Ordinary viruses have a very small, reducedto a minimum genome containing several hundred thousand base pairs. After all, they take everything they need for life and reproduction from the host organism.

The genome of the giant virus is quite large.For example, Pandoravirus has 2,770 kilobase pairs and 2,556 protein-coding genes. Moreover, the functions of 2155 of them are unknown. For comparison, ordinary viruses have no proteins at all.

Because of this, scientists at one time considered giants to be something closer to the cell. However, their main difference is undeniable: they do not have ribosomes and RNA, they do not synthesize ATP and do not multiply by division.

  • 28 unknown viruses in Tibet

In addition, in ice samples 15 thousand years olddiscovered 28 viruses previously unknown to science. Scientists had to develop a special research method to exclude erroneous contamination of samples with bacteria. 

Samples of one of the oldest ice was taken back in 2015 by scientists from the United States and China. To do this, they had to drill 50 meters of a glacier in Tibet.

Since the sample surface was contaminated with bacteriawhile drilling and transporting ice, the researchers examined the interior of the samples. To do this, they placed them in a cold room with a temperature of -5 degrees Celsius and used a sterile band saw to cut half a centimeter off the outer layer of the samples.

After that, the remaining ice was washed with ethanol andmelted it another 0.5 centimeters on each side. The final samples were rinsed with sterile water. Thus, scientists made sure that they were examining layers of ice that were not contaminated by other bacteria and viruses.

How millennial viruses appeared

Genome-rich giant viruses puzzled scientistsand sparked a debate about their origins. According to one hypothesis, viruses did not have a common ancestor, they descended from some protocellular forms that more than three billion years ago competed with the last universal common ancestor (LUCA), from which all living things originated. These protocells lost out to LUCA, but did not disappear from the scene, but adapted to parasitize on his descendants.

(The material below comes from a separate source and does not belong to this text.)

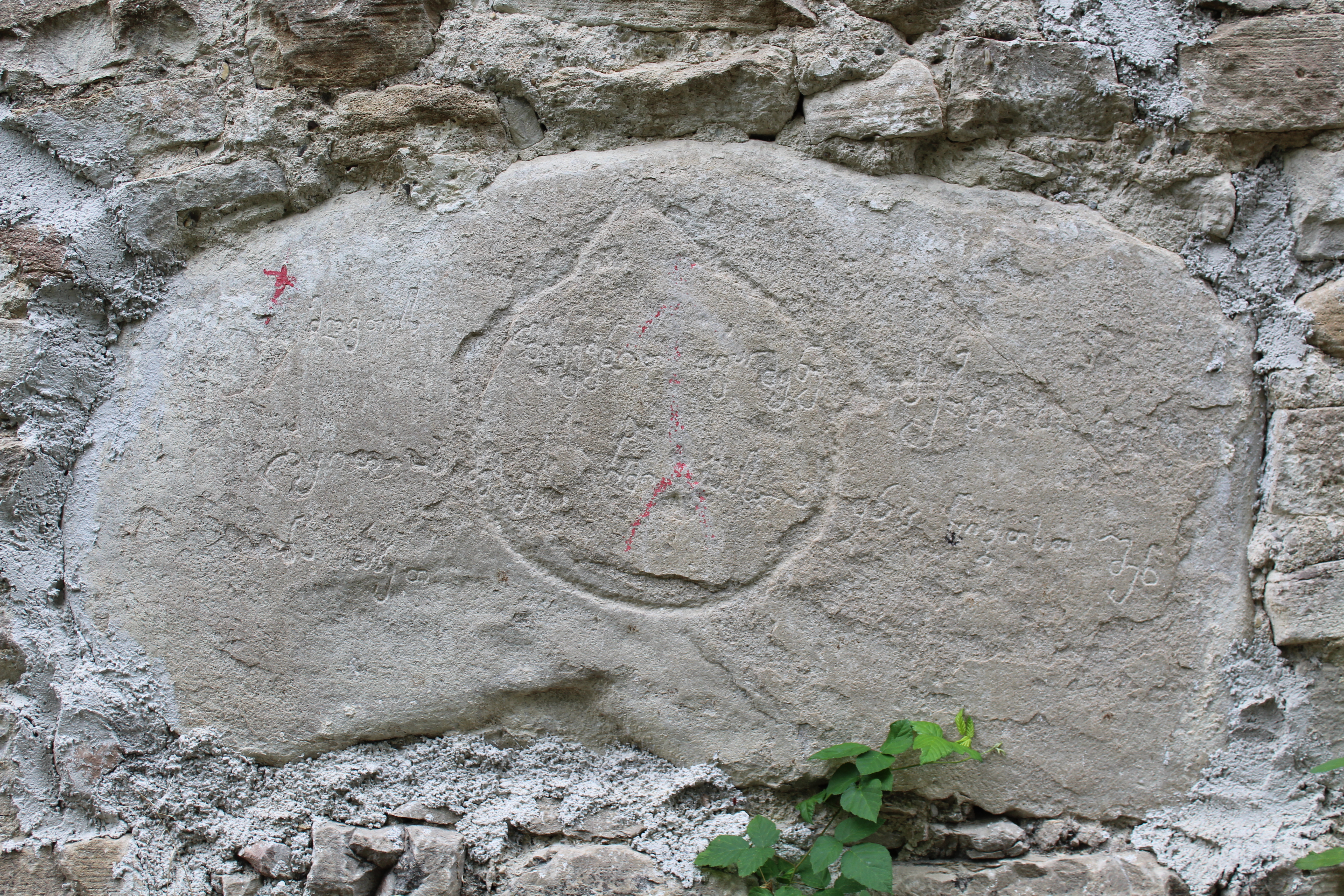 ჭერემის წმინდა გიორგის ეკლესიის წარწერა
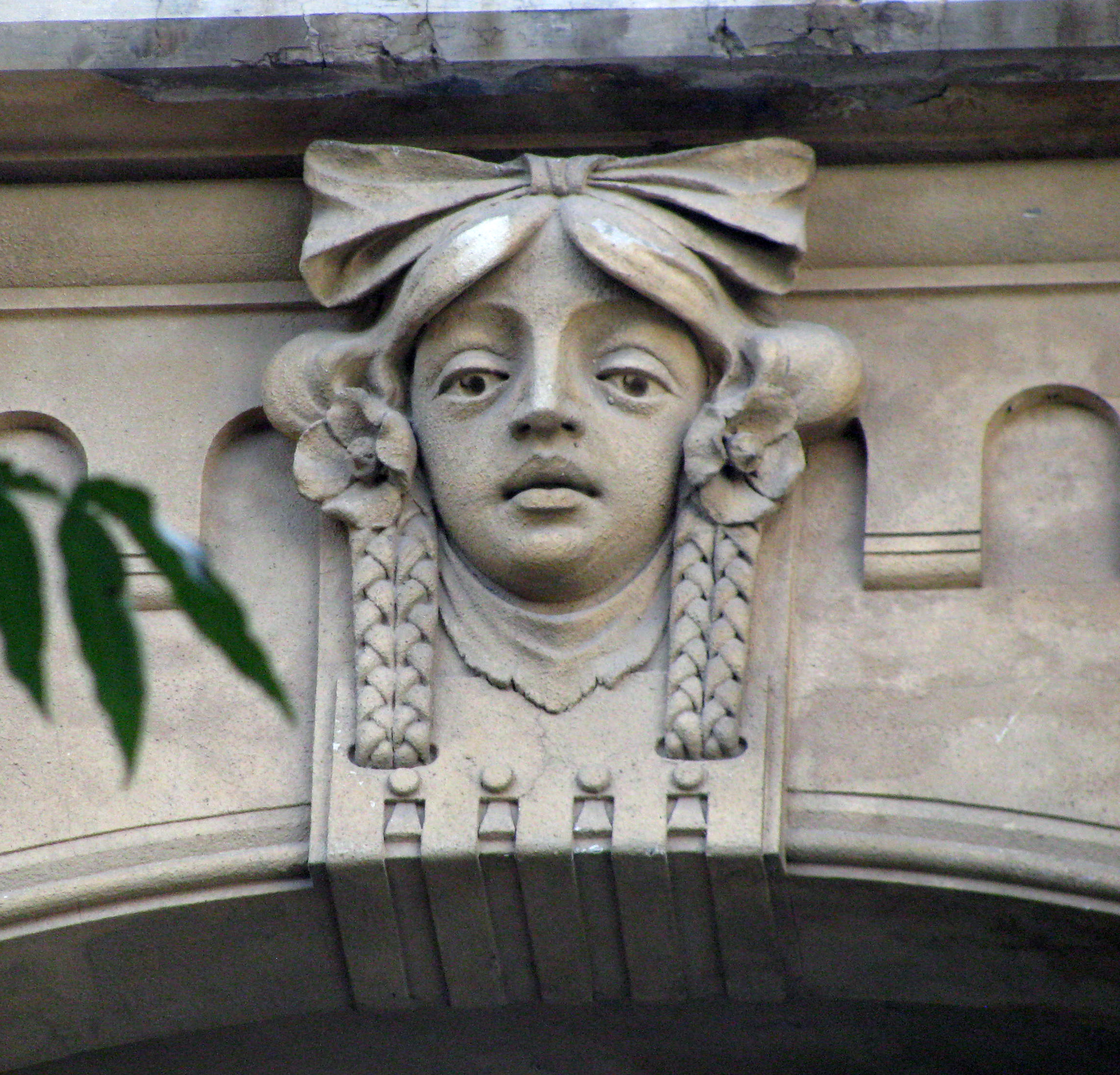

Giant viruses have survived to this day. Scientists describe more and more of their modern representatives not only in acanthamoebas, but also in other protists.

Conclusion

The threat of new viruses emerging due to melting glaciers exists, but it is not new: glaciers have been melting for centuries, so the potential danger has been present for many years. 

In addition, the danger comes not only from viruses in honest permafrost: scientists have found that every year there is a 2% chance that a new pandemic will begin. 

The deadliest pandemic in modern history was the Spanish Flu, which killed more than 30 million people between 1918 and 1920.

The likelihood of a recurrence of such a pandemic fluctuatesfrom 0.3% to 1.9% per year for the studied period of time. On the other hand, this means that a pandemic of this magnitude should occur within the next 400 years.